Since the advent of high-throughput sequencing technologies in the last decade, the new field of phylogenomics has emerged, allowing the reconstruction of phylogenies based on genomic sequences and thus a vast number of characters (Lemmon et al. 2012; McCormack et al. 2012). Nonetheless, this new field is not exempt of challenges. Genomes encode numerous gene families and a first serious problem encountered is to separate unambiguously orthologs (gene copies due to speciation) from paralogs (gene copies due to duplication), as only the former can be used to reconstruct species trees. The concatenation of multiple genes renders robust phylogenetic trees, although it is computationally intensive and poses modeling challenges. Moreover, it disregards single gene tree information, which could be incongruent due to diverse evolutionary phenomena.
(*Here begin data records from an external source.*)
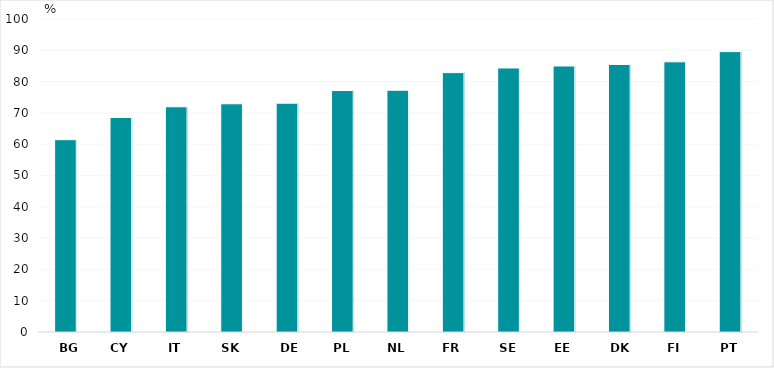
| Category | My parents support my educational efforts and achievements |
|---|---|
| BG | 61.449 |
| CY | 68.539 |
| IT | 71.952 |
| SK | 72.917 |
| DE | 73.105 |
| PL | 77.144 |
| NL | 77.246 |
| FR | 82.869 |
| SE | 84.354 |
| EE | 84.987 |
| DK | 85.472 |
| FI | 86.322 |
| PT | 89.58 |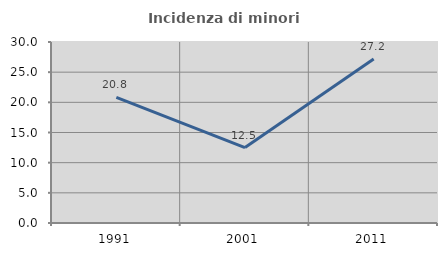
| Category | Incidenza di minori stranieri |
|---|---|
| 1991.0 | 20.833 |
| 2001.0 | 12.5 |
| 2011.0 | 27.184 |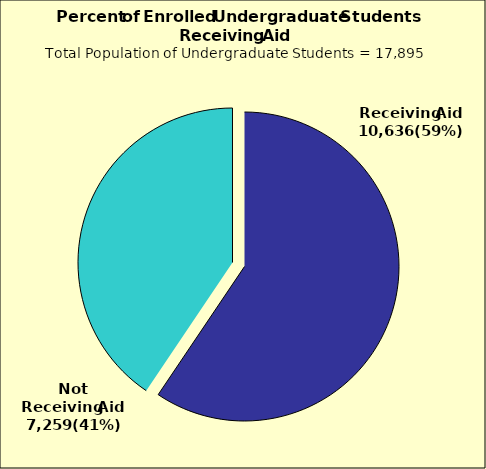
| Category | Series 0 |
|---|---|
| 0 | 10636 |
| 1 | 7259 |

This is particularly worrisome when inferring phylogenetic relationships among closely related taxa, and new methods of phylogenetic reconstruction based on coalescence models have been devised to account for incomplete lineage sorting, hybridization, and recombination, although they need to be improved in the coming years as they are computationally highly demanding (Jiang et al. 2020).

The possibility of reconstructing the Tree of Life as first envisioned by Darwin (1859) is closer than ever. Moreover, as more whole genomes become available throughout the Tree of Life, phylogenetic comparative methods will pave the way to link genotype and phenotype variation, thus decisively contributing to a better understanding of the evolutionary processes and mechanisms underpinning the origin and maintenance of biological diversity (Smith et al. 2020).